Researchers ID best techniques for cardiac risk stratification in kidney transplant candidates

Coronary artery calcium score (CACS) and coronary CT angiography (CTA) are the best predictors of all-cause mortality and major adverse cardiac events (MACE) in patients awaiting kidney transplantation, according to a new study in JACC: Cardiovascular Imaging.

Considering coronary artery disease is the leading cause of death among individuals on a kidney transplant waiting list, Danish researchers sought to analyze which cardiac imaging approaches demonstrated the best prognostic value in this patient population.

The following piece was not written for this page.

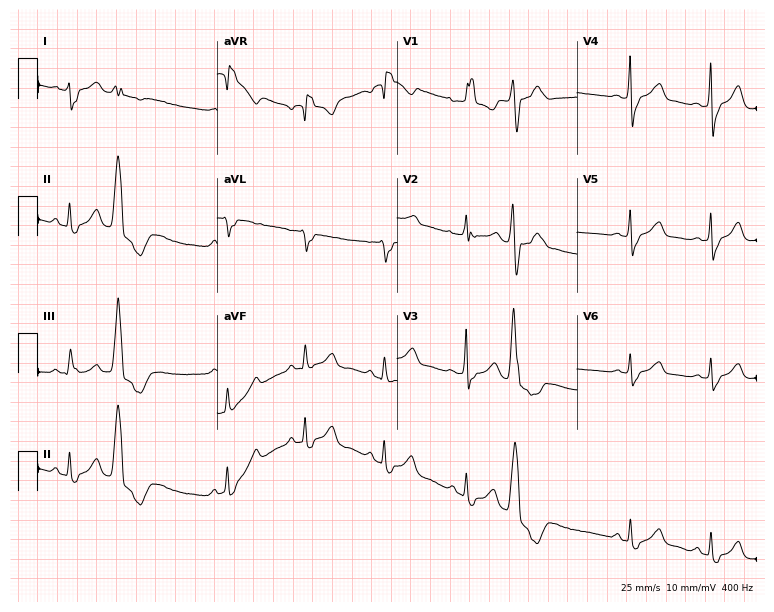
Resting 12-lead electrocardiogram (7.3-second recording at 400 Hz). Patient: a 70-year-old female. The tracing shows right bundle branch block (RBBB).

In addition to CACS and coronary CTA, all 154 study participants underwent single-photon emission CT (SPECT) and invasive coronary angiography (ICA).

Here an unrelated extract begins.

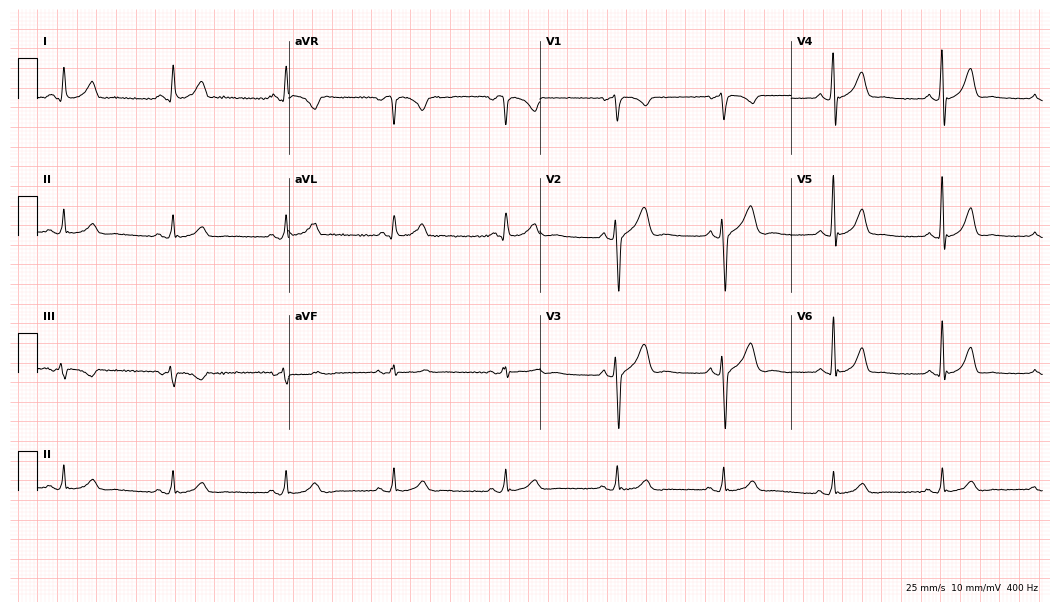
12-lead ECG (10.2-second recording at 400 Hz) from a 38-year-old man. Screened for six findings — first-degree AV block, right bundle branch block (RBBB), left bundle branch block (LBBB), sinus bradycardia, atrial fibrillation (AF), sinus tachycardia — none is recorded. Other findings, if any, are not listed.

“Compared with traditional risk factors and other cardiac imaging modalities, CACS and coronary CTA seem superior for risk stratification in kidney transplant candidates,” wrote lead researcher Simon Winther, MD, with the department of cardiology at Aarhus University Hospital, and colleagues. “The use of a combination of risk factors and CACS and subsequent coronary CTA seems to be the most appropriate strategy for cardiac evaluation of renal transplant candidates.”

Of the 154 patients, 93.5 percent were white and 68.2 percent were men. The median follow-up time was 3.7 years, with a minimum follow-up of 2.8 years or until death.

The authors noted the ethnic uniformity of the study population was a limitation of their research.

Via candidate interviews and medical records, Winther et al. identified the following cardiovascular risk factors: smoking, high cholesterol, hypertension, established cardiovascular disease and left ventricular hypertrophy as diagnosed by echocardiography.

When grouped by CACS, scores of 0, 1 to 399 and 400 or above were associated with MACE rates of 2.0 percent, 3.1 percent and 10.1 percent per year. Yearly mortality rates were 3.3 percent, 3.8 percent and 9.4 percent for those groups.

The predictive power of CACS grew even stronger when cardiovascular risk factors were considered, according to Winther and colleagues.

“Combining risk factors and CACS in a prognostic model seems to improve risk prediction compared with using both risk factors or CACS alone,” they wrote. “This approach allowed for identification of 31% of the cohort as very-low-risk patients (less than three risk factors and CACS less than 400 with an event rate of MACE at 2.1 percent and mortality 1 percent per year) and the rest of the patients as high-risk patients (event rate of MACE at 6.2 percent and mortality 7.4 percent per year).”

Similarly, normal versus abnormal coronary CTA results helped the researchers identify half of the patients as low risk and half as high risk. Abnormal readings, which showed stenosis in a coronary artery segment, were associated with yearly rates of 7.6 percent for MACE and 7.1 percent for mortality. Patients with normal CTA results experienced yearly rates of MACE and all-cause death at 1.4 percent and 3.1 percent, respectively.

“Coronary CTA is a strong predictor of MACE and mortality and is superior to SPECT,” wrote the researchers, noting SPECT didn’t demonstrate significant prognostic power for either category.

Their findings also indicated ICA was a valid predictor of MACE but not mortality.